Business leaders and government officials from South Korea and African nations gathered to fortify practical cooperation involving complementary skills and resources to enrich their decadeslong friendship.

Some 400 people took part in the 2024 Korea-Africa Business Summit in Seoul on Wednesday on the sidelines of the Korea-Africa Summit being attended by delegations from 48 African nations, including 25 heads of state.

Under the theme “The future we make together: Shared growth, sustainability and solidarity,” the event served as an arena for bolstering potential business partnerships between firms from the two sides.

President Yoon Suk Yeol touted Africa’s population of over 1.4 billion, abundant reserves of natural resources and African nations’ desire for economic development that drives their economies to move forward.

“In the face of complex global crises, mutual solidarity and cooperation have become more important than ever. As global supply chain uncertainty increases due to geopolitical risks, Africa's role is receiving great attention,” Yoon said in his keynote speech.

He added that he hoped to boost resource cooperation with African nations by forging partnerships for critical minerals and through the Minerals Security Partnership, a US-led partnership to secure the supply chains of critical minerals. Korea is one of 15 MSP members. None of the African countries has joined the initiative.

On Tuesday, Korea and African nations agreed to launch a bilateral dialogue on critical minerals needed for the development of future industries such as electric vehicles, batteries and renewable energy.

To increase the scale of trade and investment between the two sides, institutional frameworks will be strengthened by signing Economic Partnership Agreements and Trade and Investment Promotion Frameworks to support companies’ active business engagement, he said.

Tanzania declared it would open talks on an EPA with Korea while Morocco agreed on an EPA negotiation system to bring about comprehensive cooperation including in areas of supply chains, digital and green economy and market opening. Eight countries, including Ghana, Malawi, Ivory Coast and Zimbabwe, signed a nonbinding TIPE to establish a customized economic cooperation platform. Unlike a free trade agreement, it seeks to deepen practical industrial relations, excluding tariff negotiations.

The president expressed gratitude for the entrepreneurial spirit of businesspeople, which has become a valuable foundation for the Korea-Africa partnership since Korea established diplomatic ties with six African countries in 1961.

Korea's current trade with Africa accounts for just 1.9 percent of the nation's total trade, which the Korean government intends to boost with the signing of a total of 47 agreements and 34 memorandums of understanding with 23 African nations on energy, mineral mining, manufacturing and infrastructure on the occasion of the African delegation’s visit.
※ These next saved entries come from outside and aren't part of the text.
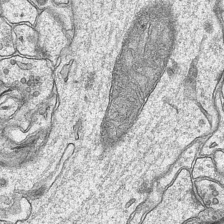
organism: Mouse
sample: CA1 Hippocampus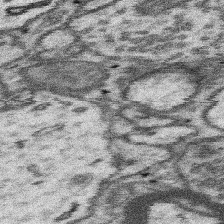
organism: Mouse
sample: Somatosensory cortex neuropil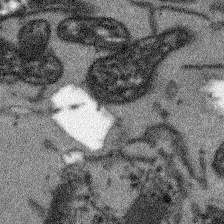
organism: Arabidopsis thaliana
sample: Root tip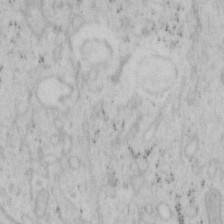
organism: Human
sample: HeLa cells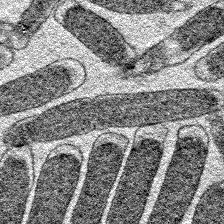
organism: E. coli
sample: E. Coli Bacteria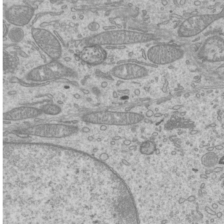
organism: Mouse
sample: Cilia; mouse epididymis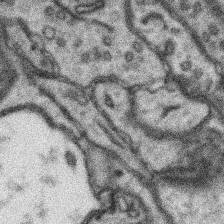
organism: Mouse
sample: Somatosensory cortex neuropil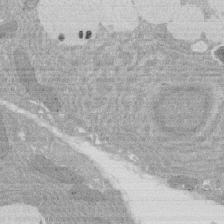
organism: Rat
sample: Salivary granule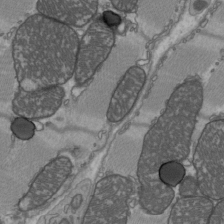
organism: C57BL Mouse
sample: Heart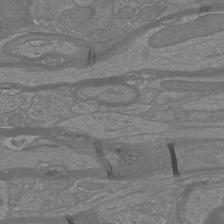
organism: Mouse
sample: Cortical neurons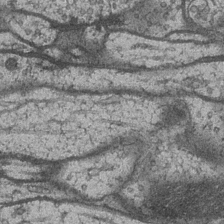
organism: Drosophila
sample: Optic medulla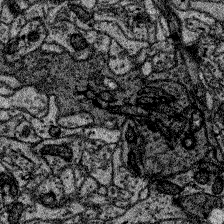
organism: Zebrafish
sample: Larval olfactory bulb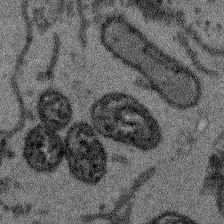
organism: Arabidopsis thaliana
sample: Root tip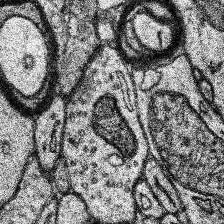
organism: Human
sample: Temporal Lobe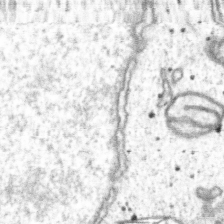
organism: Human
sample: HeLa cells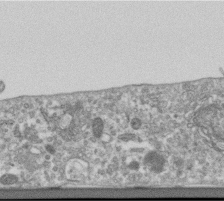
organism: Human
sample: Centriole in RPE cells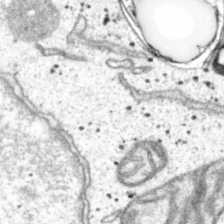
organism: Human
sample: HeLa cells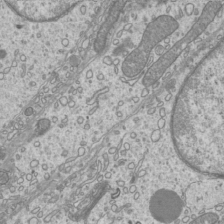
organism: Mouse
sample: Cilia; mouse epididymis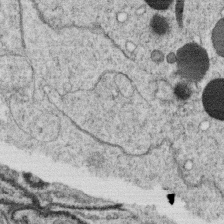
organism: C. elegans
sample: C. elegans oocyte; sperm cells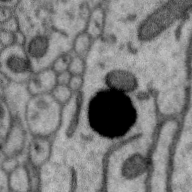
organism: Zebra finch
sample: Brain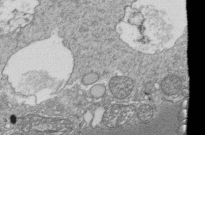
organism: Tetrahymena
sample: Cilia in tetrahymena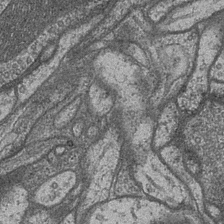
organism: Drosophila
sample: Optic medulla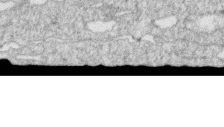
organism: Human
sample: HeLa cell HIV synapse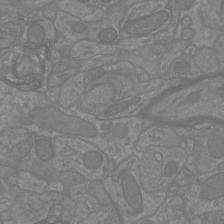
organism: Mouse
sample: Cortical neurons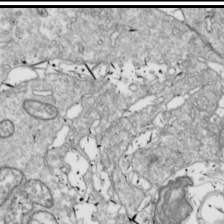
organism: Drosophila
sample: Cell division; meiosis; drosophila spermatocytes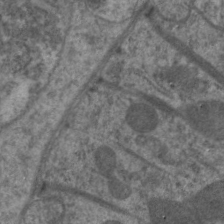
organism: C. elegans
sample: Pharynx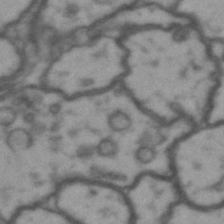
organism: Drosophila
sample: Brain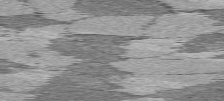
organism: C57BL Mouse
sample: Heart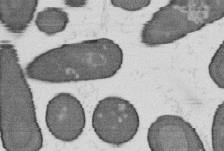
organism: B. subtilis
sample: Bacterial spore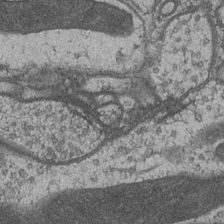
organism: Drosophila
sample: Optic medulla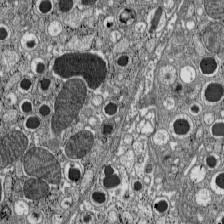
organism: C57BL Mouse
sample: Pancreatic islet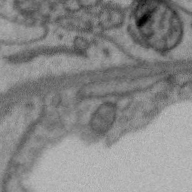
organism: Zebra finch
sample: Brain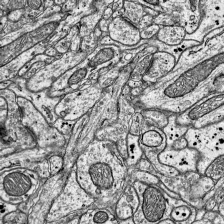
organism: Mouse
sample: Visual Cortex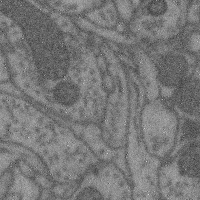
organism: Mouse
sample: Cerebral cortex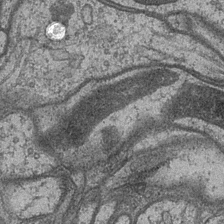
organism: Drosophila
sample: Optic medulla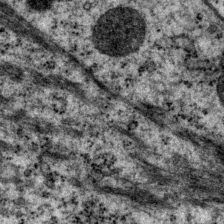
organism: P. pacificus
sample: Pharynx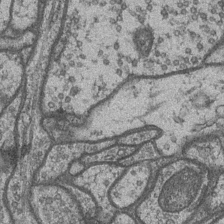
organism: Drosophila
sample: Optic medulla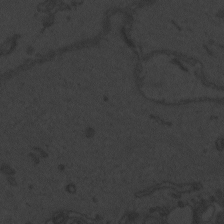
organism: Zebrafish
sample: Macrophage infected with Toxoplasma gondii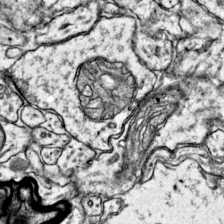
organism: Mouse
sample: Primary visual cortex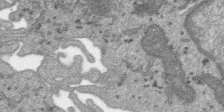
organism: Human
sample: Lung epithelial cells infected with SARS-CoV-2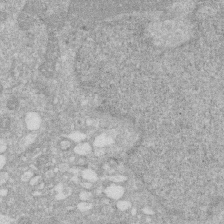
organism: Human
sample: HIV infected U937 cells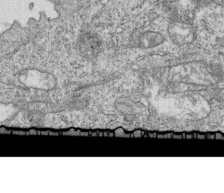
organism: Human
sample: HeLa cell HIV synapse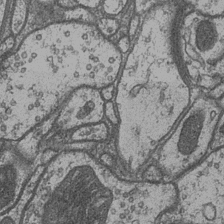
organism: Drosophila
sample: Optic medulla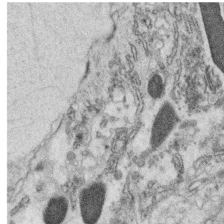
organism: C. elegans
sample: C. elegans oocyte; sperm cells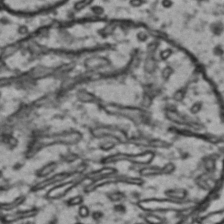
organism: Drosophila
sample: Brain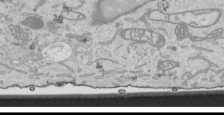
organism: Human
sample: Mitochondria in HCT116 cells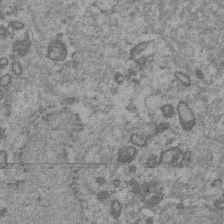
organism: Mouse
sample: Dividing mouse embryo 1 cell stage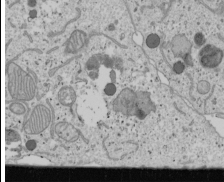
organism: Human
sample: Mitochondria in U2OS cells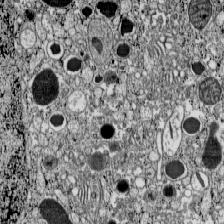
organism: C57BL Mouse
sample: Pancreatic islet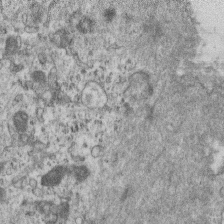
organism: Mouse
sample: Centriole in ependymal cells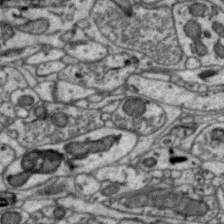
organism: Zebra finch
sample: Brain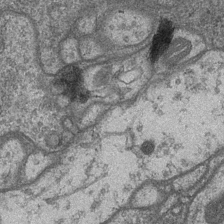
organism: Drosophila
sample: Optic medulla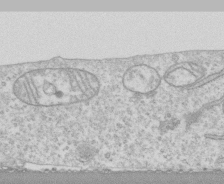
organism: Human
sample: CRL-1474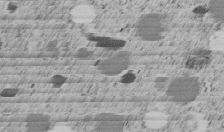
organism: C. elegans
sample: C. elegans embryo early stage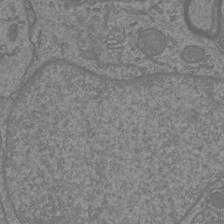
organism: Mouse
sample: Cortical neurons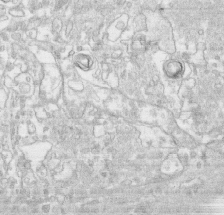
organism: Human
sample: CRL-1474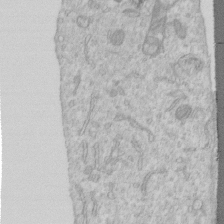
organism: Human
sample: Centriole in RPE cells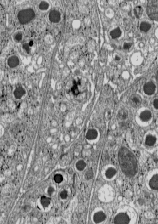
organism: C57BL Mouse
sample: Pancreatic islet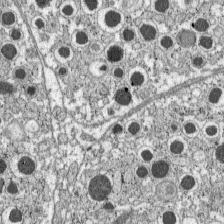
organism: C57BL Mouse
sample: Pancreatic islet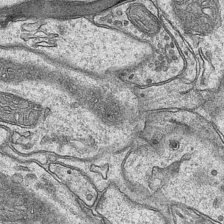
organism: Mouse
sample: CA1 Hippocampus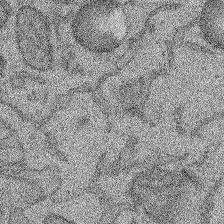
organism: Human
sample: HeLa cells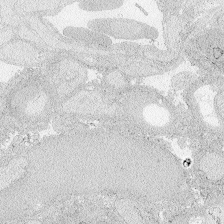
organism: Zebrafish
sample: Whole-Brain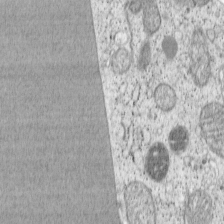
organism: African green monkey
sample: COS-7 cells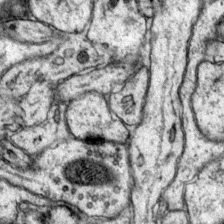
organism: Mouse
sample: Primary visual cortex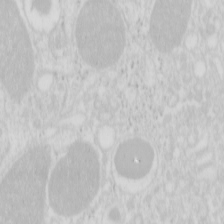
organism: Mouse
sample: Pancreas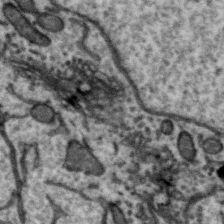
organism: Zebra finch
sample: Brain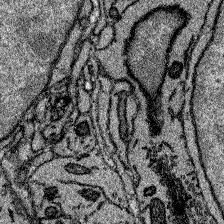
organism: Zebrafish
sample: Larval olfactory bulb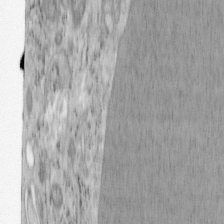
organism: Human
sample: HeLa cells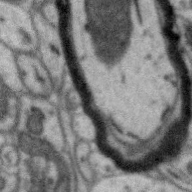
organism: Zebra finch
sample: Brain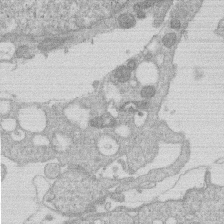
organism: Human
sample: Macrophage cells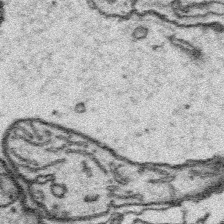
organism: Platynereis dumerilii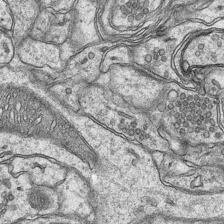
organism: Mouse
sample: CA1 Hippocampus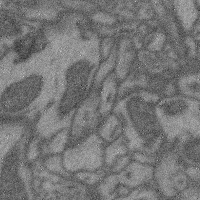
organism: Mouse
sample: Cerebral cortex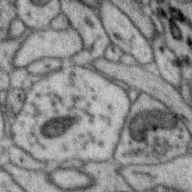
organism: Zebra finch
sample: Brain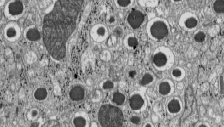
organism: C57BL Mouse
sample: Pancreatic islet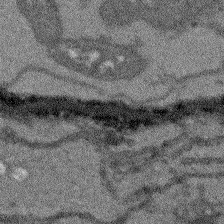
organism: Arabidopsis thaliana
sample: Root tip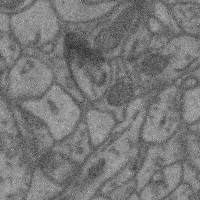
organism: Mouse
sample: Cerebral cortex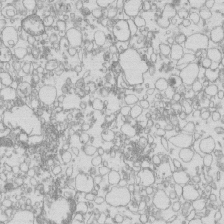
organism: Mouse
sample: Macrophages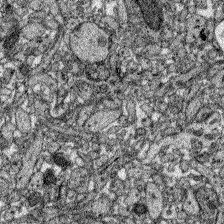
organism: Zebrafish
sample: Larval olfactory bulb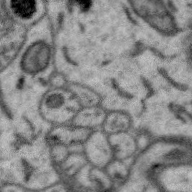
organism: Zebra finch
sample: Brain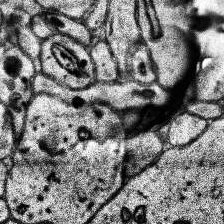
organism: Human
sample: Temporal Lobe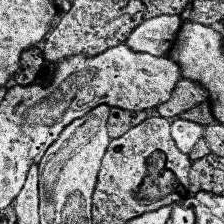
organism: Human
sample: Temporal Lobe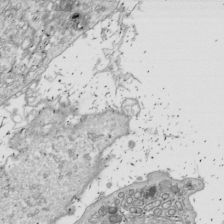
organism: Drosophila
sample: Cell division; meiosis; drosophila spermatocytes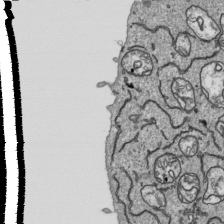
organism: Human
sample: Mitochondria in HCT116 cells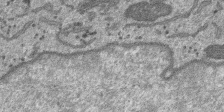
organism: Human
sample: Lung epithelial cells infected with SARS-CoV-2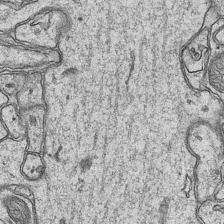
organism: Mouse
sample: CA1 Hippocampus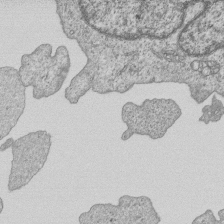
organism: Human
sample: MDA-MB-231 cells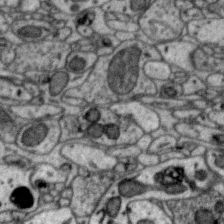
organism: Zebra finch
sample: Brain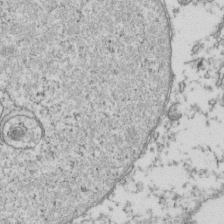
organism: Human
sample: Activated Jurkat CD4+ T cells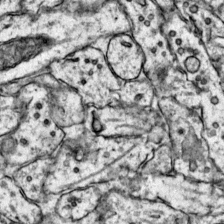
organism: Mouse
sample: Primary visual cortex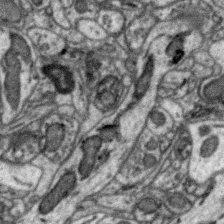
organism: Zebra finch
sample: Brain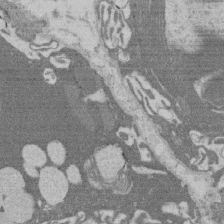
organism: Rat
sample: Salivary granule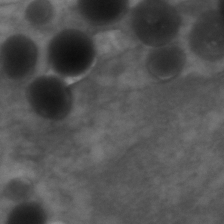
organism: Zebrafish
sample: Zebrafish embryo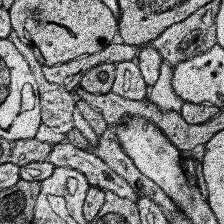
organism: Human
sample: Temporal Lobe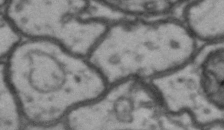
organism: Drosophila
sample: Brain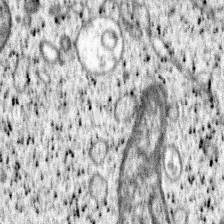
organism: Human
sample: HeLa cells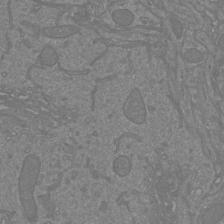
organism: Mouse
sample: Cortical neurons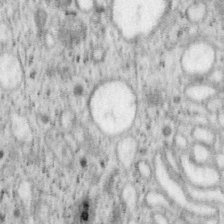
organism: Mouse
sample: OT-I killer T cells with ID8 ovarian cancer cells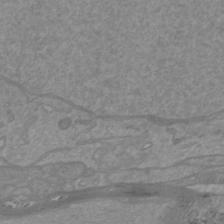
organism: Mouse
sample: Cortical neurons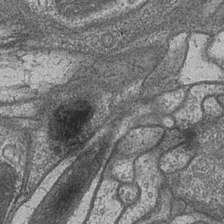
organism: Drosophila
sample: Optic medulla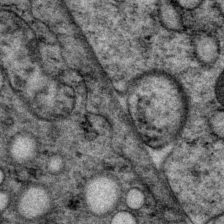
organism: P. pacificus
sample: Pharynx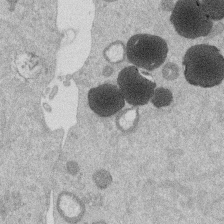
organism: Mouse
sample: Dividing mouse embryo 1 cell stage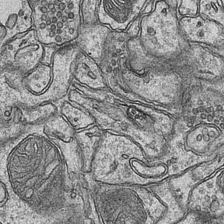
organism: Mouse
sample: CA1 Hippocampus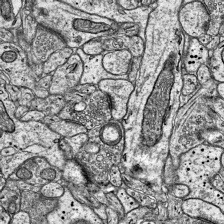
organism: Mouse
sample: Visual Cortex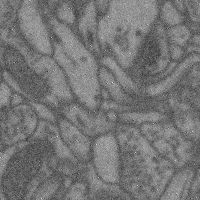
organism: Mouse
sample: Cerebral cortex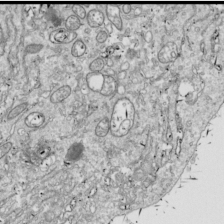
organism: Drosophila
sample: Cell division; meiosis; drosophila spermatocytes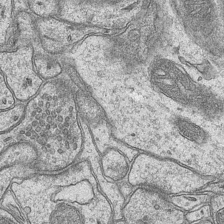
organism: Mouse
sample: CA1 Hippocampus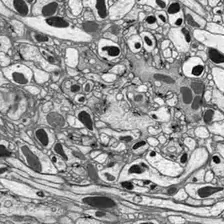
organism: Drosophila
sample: Optic lobe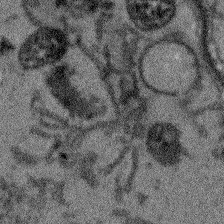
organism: Arabidopsis thaliana
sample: Root tip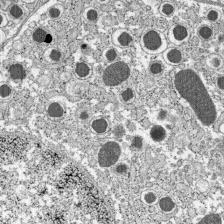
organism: C57BL Mouse
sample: Pancreatic islet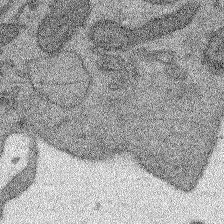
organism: Human
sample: HeLa cells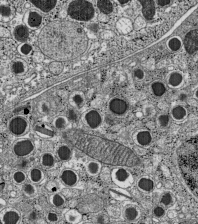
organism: C57BL Mouse
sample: Pancreatic islet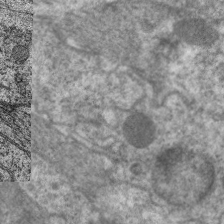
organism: C. elegans
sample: Pharynx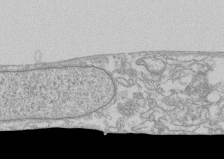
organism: Human
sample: CRL-1474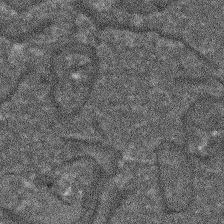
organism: Arabidopsis thaliana
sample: Root tip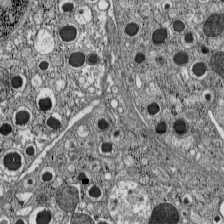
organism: C57BL Mouse
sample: Pancreatic islet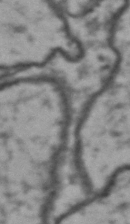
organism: Drosophila
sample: Brain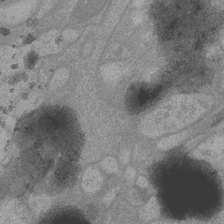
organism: Drosophila
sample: Optic medulla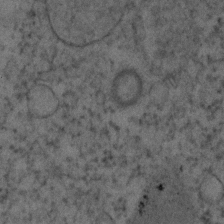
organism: Human
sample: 1205lu cells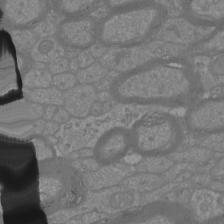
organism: Mouse
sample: Cortical neurons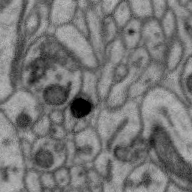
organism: Zebra finch
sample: Brain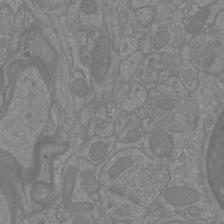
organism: Mouse
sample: Cortical neurons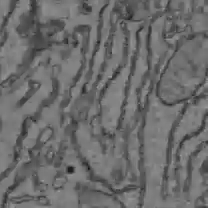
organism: C57BL Mouse
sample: Liver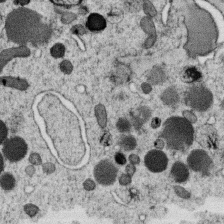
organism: C. elegans
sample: C. elegans oocyte; sperm cells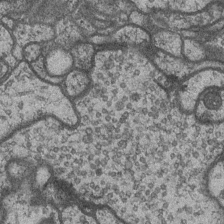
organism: Drosophila
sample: Optic medulla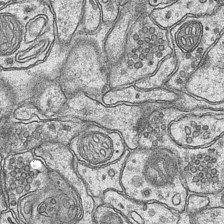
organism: Mouse
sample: CA1 Hippocampus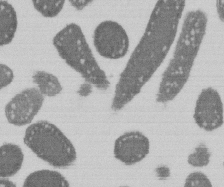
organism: E. coli
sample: Bacterial nucleoid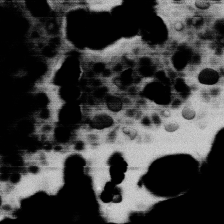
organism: Human
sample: HIV infected U937 cells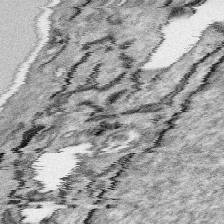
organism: Human
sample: HeLa cells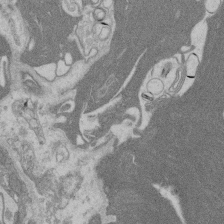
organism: Rat
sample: Salivary granule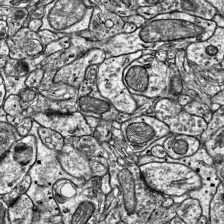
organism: Mouse
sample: Visual Cortex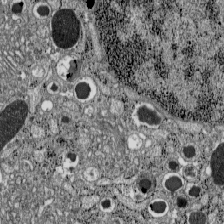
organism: C57BL Mouse
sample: Pancreatic islet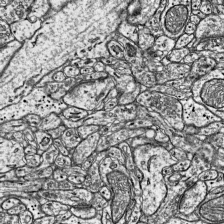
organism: Mouse
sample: Visual Cortex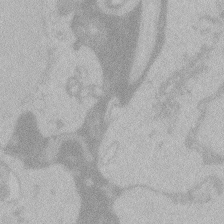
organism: Zebrafish
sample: Macrophage infected with Toxoplasma gondii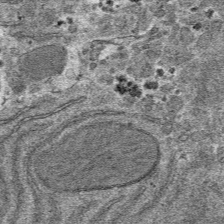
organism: Mouse
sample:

Mohamed Ould Ghazouani, chair of the African Union and president of Mauritania, said Korea can be the ideal strategic partner for investments and partnerships that capitalize on Africa's vast opportunities.

“Africa looks forward to strengthening its relationship with Korea in key areas and welcomes initiatives aimed at supporting infrastructure development in Africa, promoting trade, encouraging investment, combating climate change and promoting sustainable development,” he said.

The Mauritania president selected the agricultural sector and digital economy as areas where Korean companies could seize opportunities when entering the African market.

The event consisted of four sessions, encompassing industrialization and investment revitalization, ways to increase trade and job creation, strengthening food and core mineral security and decarbonization and responding to climate change in Korea and Africa.

During his opening remarks, Yoon Jin-sik, chair of the Korea International Trade Association, a key trade organization and the event's co-host, said that Korea and Africa have reached “the optimal time to grow together through mutual cooperation.”

As global demand concerning carbon neutrality and the climate crisis response grow, Africa has the potential to lead the green hydrogen market based on its abundant renewable energy, he said. “Korea will be able to materialize sustainable development together with Africa based on its experience in power and energy investment.”

Attendees from the African side include: Ivory Coast President Alassane Ouattara, Central African Republic President Faustin-Archange Touadera, Ghanaian President Nana Akufo-Addo, Botswana President Mokgweetsi Masisi, Madagascar's President Andry Rajoelina and Guinea-Bissau President Umaro Sissoco Embalo.

From the Korean side, Industry Minister Ahn Duk-Geun, Hyundai Motor Group Executive Chair Chung Euisun, Lotte Group Chairman Shin Dong-bin and Poongsan Group Chairman Ryu Jin, who doubles as the head of the Federation of Korean Industries, participated in the event.

During the two-day inaugural Korea-Africa Summit, the Korean government pledged to expand its official development assistance to $10 billion through 2030 as a catalyst for projects for cooperation with African nations. It also promised to provide $14 billion of export financing to help Korean firms boost trade and investment activities in the African market.